Melodies of the Mind: Using Music To Change Your Mood

If you haven’t been living on the moon for the past 20 years, you’ve probably realized that music can definitely have an effect on your mood. Whether it’s listening to LoFi Hip-Hop Beats Mix for Studying, some Studio Ghibli Cafe Jazz, or The Best Of Vocal Deep House Chill Out, there’s obviously a connection between what you’re listening to and how it makes you feel. If those titles look familiar, it’s because they’re some of the most popular playlists on Youtube. More importantly, they each have a specific vibe- listen and tell me you don’t agree. However, you already knew that music was related to your mood, so what we’re going to do is talk about using music to change your mood.

Be warned, once you learn about using music to change your mood, you’ll never hear songs the same way again. If you don’t want to wake up, then stay asleep and stop reading now.

Still here? Let’s go.

Using Music To Change Your Mood:

The first thing you need to do is take a hard look at the lyrics.

Frank Ocean put it perfectly:

“When you’re happy, you enjoy the music but when you’re sad, you understand the lyrics.”

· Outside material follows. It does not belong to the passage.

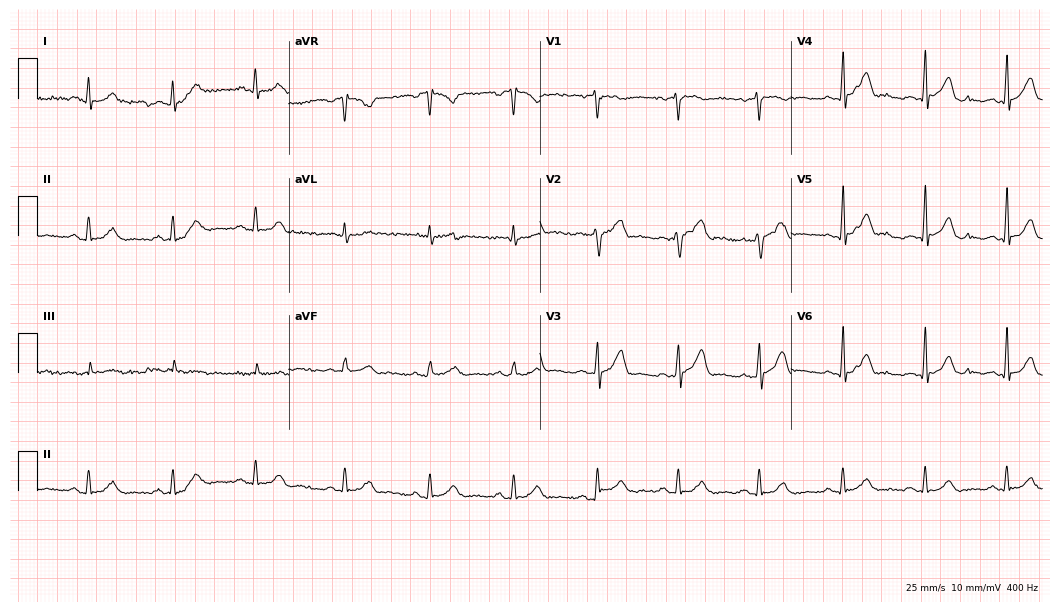
ECG (10.2-second recording at 400 Hz) — a 45-year-old man. Screened for six findings — first-degree AV block, right bundle branch block, left bundle branch block, sinus bradycardia, atrial fibrillation, sinus tachycardia — none is recorded. Only these six findings were labelled.

A lot of times in life, we don’t get too in depth with what we’re doing- you watch a movie and enjoy the plot but don’t see the deeper meaning, or you listen to a song and don’t realize what it’s really about.

Think I’m wrong?

Ever heard Closing Time by Semisonic?

If you’re like me, you probably thought this song was about a bar closing- it’s called Closing Time, after all! If you did, then you’d be as wrong as I was.

It’s about giving birth.

Don’t believe me? Strap in, you’ll never hear the song the same way again:

Read the lyrics, then listen to the song again. You literally can’t unhear that- you’re welcome. The line that gets me every time now is:

“Every new beginning comes from some other beginning’s end… yeah!”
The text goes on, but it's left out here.